I woke up this morning to read Scott Noelle’s reflection that Every Day is Mother’s Day!  Oh, how I wished I could have read that before I set myself and my daughter up for this infamous day.

All went beautifully, in the morning, as she greeted me with gifts and appreciation for being her mom.  Ahhhh, I thought, boy this is different from last year.  Maybe, I will get a day with her taking care of my needs!   WARNING!  WARNING!  Why can’t I be ok with 10 minutes!

The day progresses and I think I am doing fine until she wants to watch a movie instead of spending time with me in the evening.  Now, I’ve let her play with her friends all day.  My “little mind” starts saying, “You’ve had all day, can’t I just have tonight to snuggle and be APPRECIATED”?  I can feel that I am heading down the wrong track but I can’t seem to stop the train!

I take a breath, and decide to go take a bath!  As I head of the stairs, I run into a roll of toilet paper covering the stairs, wadded up into a HUGE mass at the top of the stairs, and strewn all over the bedroom.  I feel my anger rising and the next thing I hear coming out of my mouth, rather loudly, is “I’m not picking up toilet paper on Mother’s Day!”  “This is MY day, and I need you to pick this up, at once”

She says, “I’ll take care of it mom”.  I head into the tub and talk to myself the whole time.  I tell myself that she can’t take care of my needs, I can.  I am a good mom.  I can love myself and take care of my needs.  Ahhhh!  The hot water takes me to my depths and I realize, that she can’t take care of my needs, but I can.

I walk out of the bath, calm and relaxed and she says to check my Email.  Following message:

dear mom i was not thing right when i put the toilet paper down the stars.

i no that it is mothers day but i could not help it.

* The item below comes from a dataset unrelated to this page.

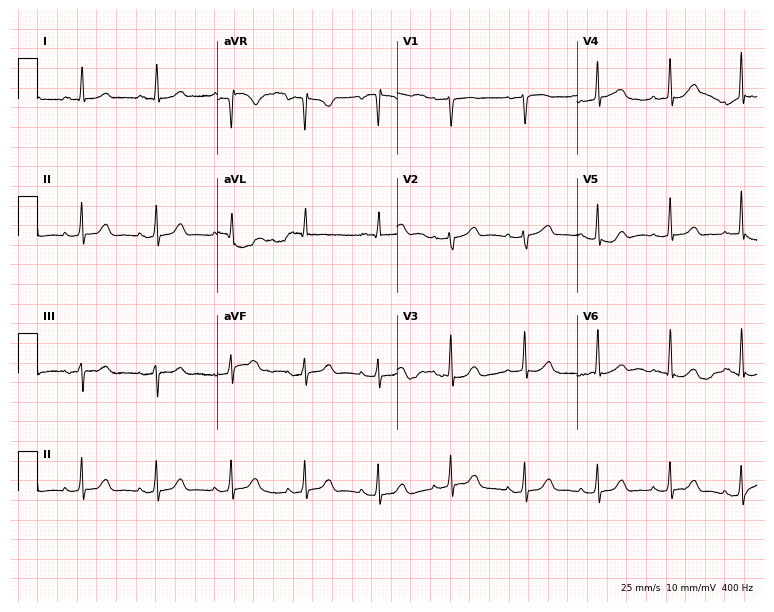
Electrocardiogram, a female, 70 years old. Of the six screened findings (first-degree AV block, right bundle branch block, left bundle branch block, sinus bradycardia, atrial fibrillation, sinus tachycardia), none is recorded. Other findings, if any, are not listed.

i love you as much as the wind loves the sky and the sky loves the

world and the world loves the universe and the universe loves

the planets.

mommoo

you are the best mom in the world.

Oh my, what was I thinking?  Of course, toilet paper is fun!  So, I tickled her silly, and acknowledged how I understood  she couldn’t help it and guess what?  I got all the snuggles and love I was looking for after all!